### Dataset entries

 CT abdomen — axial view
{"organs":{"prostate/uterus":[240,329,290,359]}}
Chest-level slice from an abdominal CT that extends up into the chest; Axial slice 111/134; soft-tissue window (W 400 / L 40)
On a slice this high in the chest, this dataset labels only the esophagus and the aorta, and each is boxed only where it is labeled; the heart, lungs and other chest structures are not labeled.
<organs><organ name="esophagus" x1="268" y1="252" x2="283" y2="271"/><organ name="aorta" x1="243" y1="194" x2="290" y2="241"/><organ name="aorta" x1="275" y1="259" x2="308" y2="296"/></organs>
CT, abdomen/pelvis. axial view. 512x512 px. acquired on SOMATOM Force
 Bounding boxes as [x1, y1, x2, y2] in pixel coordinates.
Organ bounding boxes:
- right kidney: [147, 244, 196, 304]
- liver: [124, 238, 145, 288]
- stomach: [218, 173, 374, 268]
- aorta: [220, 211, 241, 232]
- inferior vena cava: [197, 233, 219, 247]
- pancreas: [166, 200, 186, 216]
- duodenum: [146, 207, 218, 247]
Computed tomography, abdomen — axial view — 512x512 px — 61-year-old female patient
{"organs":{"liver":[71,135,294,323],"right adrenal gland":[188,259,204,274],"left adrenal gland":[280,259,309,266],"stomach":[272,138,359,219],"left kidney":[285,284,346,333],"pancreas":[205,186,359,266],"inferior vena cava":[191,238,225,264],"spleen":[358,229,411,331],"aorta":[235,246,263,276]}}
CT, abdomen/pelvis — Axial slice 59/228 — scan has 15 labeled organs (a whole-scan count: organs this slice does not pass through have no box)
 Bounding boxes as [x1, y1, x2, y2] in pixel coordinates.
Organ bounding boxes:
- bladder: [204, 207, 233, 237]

### What needs to be done
What lines in the entries above include the string "organs"? Return each one.

### Answer for this exercise
{"organs":{"prostate/uterus":[240,329,290,359]}}
<organs><organ name="esophagus" x1="268" y1="252" x2="283" y2="271"/><organ name="aorta" x1="243" y1="194" x2="290" y2="241"/><organ name="aorta" x1="275" y1="259" x2="308" y2="296"/></organs>
{"organs":{"liver":[71,135,294,323],"right adrenal gland":[188,259,204,274],"left adrenal gland":[280,259,309,266],"stomach":[272,138,359,219],"left kidney":[285,284,346,333],"pancreas":[205,186,359,266],"inferior vena cava":[191,238,225,264],"spleen":[358,229,411,331],"aorta":[235,246,263,276]}}
CT, abdomen/pelvis — Axial slice 59/228 — scan has 15 labeled organs (a whole-scan count: organs this slice does not pass through have no box)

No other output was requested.